By Yuram Abdullah Weiler

Hajj: Antidote for the malignancy of American materialism

September 10, 2017

“There is no crime America will not commit in order to maintain its political, cultural, and military domination of those parts of the world where it predominates.” —Imam Khomeini to Hajj pilgrims, September 12, 1980

Muslims of the world, whether Sunni or Shi’a, can attest to the veracity of Imam Khomeini’s words of nearly a half century ago. Since those prescient words were uttered by the Founder of the Islamic Republic of Iran, the United States, under the rubric of fighting terrorism, has shed blood and spread chaos in the Muslim world, the likes of which had not been seen since the times of the crusades.

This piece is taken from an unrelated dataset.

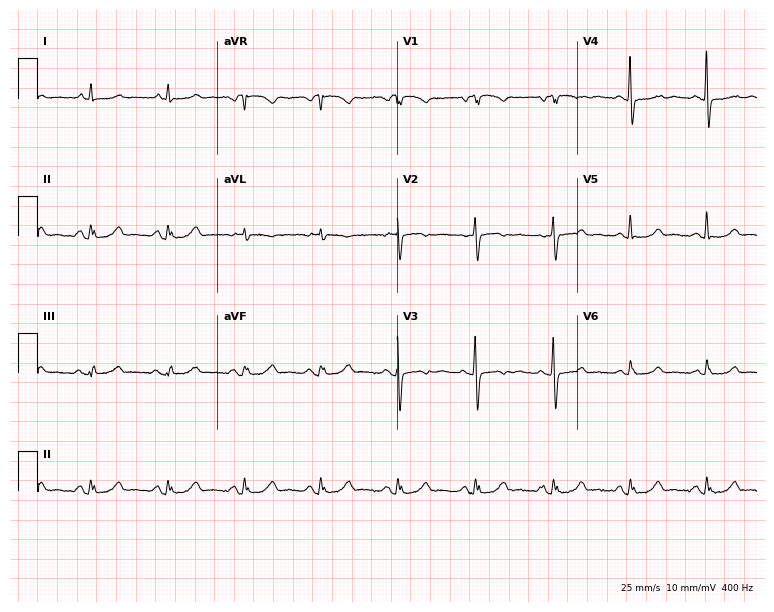
Resting 12-lead electrocardiogram (7.3-second recording at 400 Hz). Patient: a 61-year-old woman. None of these six findings is recorded: first-degree AV block, right bundle branch block (RBBB), left bundle branch block (LBBB), sinus bradycardia, atrial fibrillation (AF), sinus tachycardia. Only these six findings were labelled.

Among the crimes committed by the Washington regime are supporting a sanguinary 8-year-long war upon Iran, backing a brutal occupation of the Palestinian homeland by its Zionist collaborator, invading the sovereign nation of Iraq and subjecting its people to unimaginable humiliation and death, laying waste to Afghanistan while coopting a rebellion and turning it into a proxy war against the former Soviet Union, instigating and funding a terrorist campaign aimed at the legitimate government of Syria, and providing military and logistic support for the vicious Saudi war against the people of Yemen.  These are but a few crimes from a long list of outrages.

Beyond these unconscionable criminal carnages perpetrated by the Potomac plutocrats, who, hand-in-hand with their Zionist accomplices, have turned the Middle East into a cauldron of chaotic conflict, lies the crime of exporting the seductive but contagious cancer of American materialism. If not for Islam and the valiant resistance of Muslims, this malignancy would metathesize unabated, spreading its infectious ideology to societies around the world.  The same can be said for Washington’s illegal and immoral policies of instigating sectarian violence and rebellion to destabilize legitimate governments in the Islamic countries.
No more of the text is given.